In addition, Deng et al. [67] also dated the syngold hydrothermal monazites from both the representative “Jiaojia-type” (the >200 t Au Jiaojia deposit) and “Linglong-type” (the >100 t Au Lingong deposit) deposits in western Jiaodong, obtaining 119.8 ± 2.1 Ma and 119.1 ± 1.4 Ma monazite ages, respectively. Furthermore, the world-class Xiadian deposit (>200 t Au), another representative “Jiaojia-type” deposit in western Jiaodong, was dated at 120.0 ± 1.4 Ma using the monazite LA-ICP-MS U–Pb method [88]. Moreover, for the smaller “Linglong-type” deposits scattered around central Jiaodong, such as the Zhuangzi, Daliuhan and Hushan deposits, the monazite ages of 119.0 ± 3.1 Ma [89], 120.5 ± 1.7 Ma [90] and 120 ± 3 Ma [14], respectively, have been obtained recently.
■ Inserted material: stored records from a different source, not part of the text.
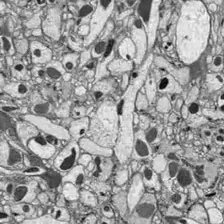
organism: Drosophila
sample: Optic lobe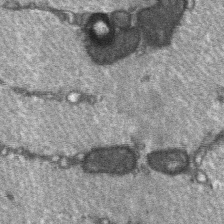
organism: C57BL Mouse
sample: Soleus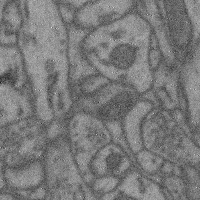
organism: Mouse
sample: Cerebral cortex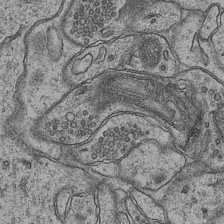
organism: Mouse
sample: CA1 Hippocampus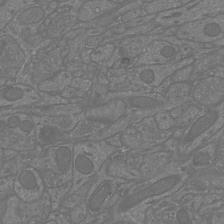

These consistent precise geochronologic dates indicate that the giant gold event in western and central Jiaodong occurred during a very transient period in ca. 120 Ma.
Overall, the gold event in the Xiawolong deposit occurred between those in ca. 120 Ma for western and central Jiaodong and those in ca. 114 Ma for eastern Jiaodong, representing another discrete gold mineralization in Jiaodong.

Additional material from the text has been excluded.